Limited liability companies are associations whose characteristics are a mixture of corporations and partnerships. Unlike partnerships, limited liability companies are separate legal entities from their owners. Owners are members of the limited liability company but also have limited liability, in that they are not liable for anything greater than their personal investment in the company. Members are not personally liable for the torts committed by other members or for any debt obligations of the limited liability company. Limited liability companies may be member or manager managed and the form of control is established in the Articles of Organization filed with the Secretary of State in establishing the entity. Limited liability companies should create an operating agreement which outlines the management and operations of the company, although it is not required. If the company is member-managed, one or more owners will run the company. If the company is manager-managed, members appoint managers to run day to day operations of the company. Limited liability companies have more tax flexibility than other entities, in that members can elect “pass through” tax treatment like sole proprietorships, that eliminates double taxation issues that arise with corporations.

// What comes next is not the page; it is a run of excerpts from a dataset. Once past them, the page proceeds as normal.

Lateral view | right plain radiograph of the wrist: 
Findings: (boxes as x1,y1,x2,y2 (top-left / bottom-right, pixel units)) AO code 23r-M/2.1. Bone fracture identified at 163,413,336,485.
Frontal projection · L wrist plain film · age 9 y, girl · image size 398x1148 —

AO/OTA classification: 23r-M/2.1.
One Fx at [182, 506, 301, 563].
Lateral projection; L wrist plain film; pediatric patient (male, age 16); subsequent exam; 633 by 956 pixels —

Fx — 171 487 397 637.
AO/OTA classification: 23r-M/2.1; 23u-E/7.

Corporations are business entities, separate from the owners and offering limited liability like limited liability companies. Corporations retain most of the rights and responsibilities that an individual possesses and have the right to enter into contracts, loan and borrow money, sue and be sued, hire employees, own assets and pay taxes. Unlike limited liability companies, corporations must follow specific rules of operations not to “pierce the corporate veil” making owners liable for more than their initial investment. From a tax standpoint, corporations are organized into two basic structures, as C-Corporations and S-Corporations. C-Corporations are the most common, privately or closely held, which means that stock is not publicly traded on a market. Shareholders of smaller C-corporations act as directors and officers of the company, but larger C-Corporations have a board of directors and officers distinct from their shareholders. Although the most common, C-Corporations are the most complex to form and operate due to the rules and formalities that must be followed. In order to establish a C-Corporation, a promoter must file the Articles of Incorporation with the Secretary of State, authorize shares of stock, issue shares of stock, appoint Directors, and create bylaws. Once a C-Corporation is formed, regular board of director and shareholder meetings must be held, and all meeting minutes and corporate actions must be properly recorded. C-Corporations run into double taxation problems because corporate income is subject to income tax, as is the shareholders’ income on dividends and/or salary they are paid out from the corporation.

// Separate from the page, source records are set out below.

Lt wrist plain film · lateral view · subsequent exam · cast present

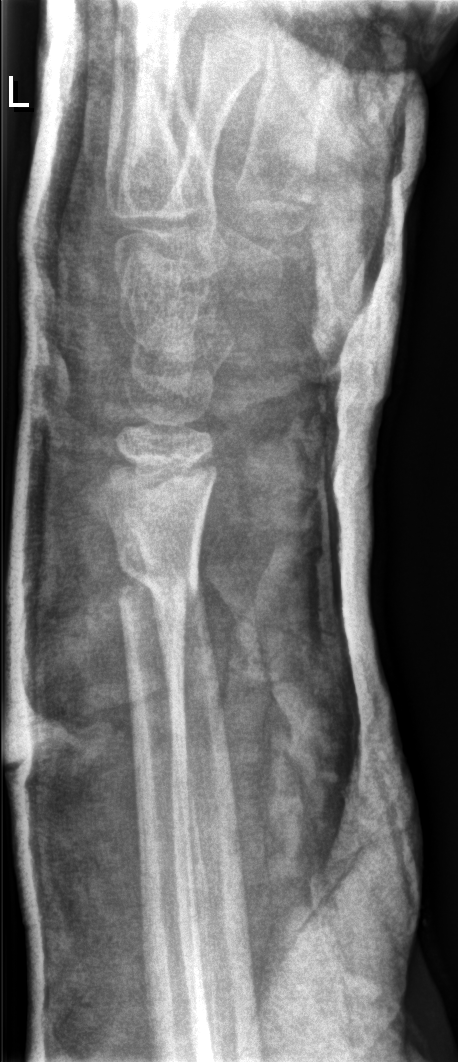
Findings: Fracture — 114 546 204 619.
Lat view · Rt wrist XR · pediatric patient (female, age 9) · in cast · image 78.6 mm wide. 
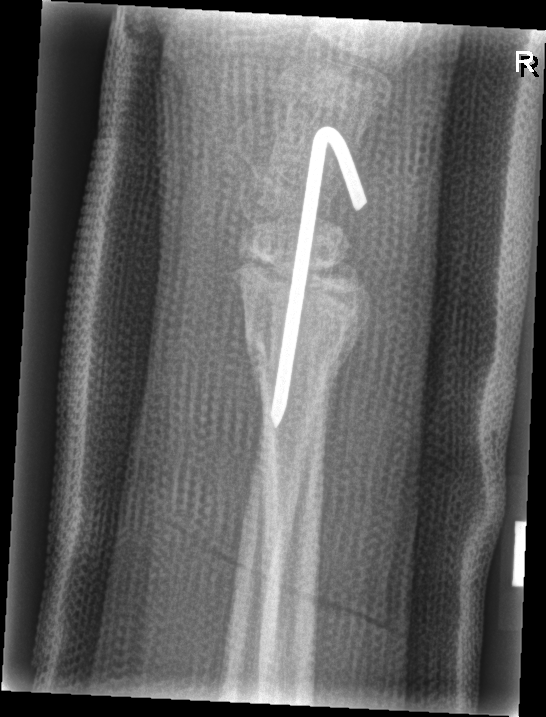

FINDINGS: (boxes as x1,y1,x2,y2 (top-left / bottom-right, pixel units)) Hardware: bbox(266, 120, 370, 430). AO/OTA classification: 23r-M/3.1. Fx: bbox(238, 331, 345, 394).

S-Corporations differ from C-Corporations in two ways: 1) S-Corporations provide for a “pass-through” and not stand-alone tax structure; and like limited liability companies, are not subject to double taxation, and 2) because S-Corporations avoid double taxation, they are subject to limitations such as the number and types of shareholders allowed. It is important to note that an S-Corporation is a tax election that is made by filing a form with the IRS. Both C-Corporations and Limited Liability Companies can make this tax election. It is not a legal entity that can be registered with any state.

In the end, the basic formula for forming a business involves how much money you want to spend, the advantages and disadvantages of form filing, tax benefits, and who manages day to day operations. Depending on your preferences and views on liability, one entity may be more appealing than the next. Regardless, it is always wise to do your due diligence and learn as much as possible on each entity, its formalities, management, and liabilities, so you pick the one that best fits your business needs.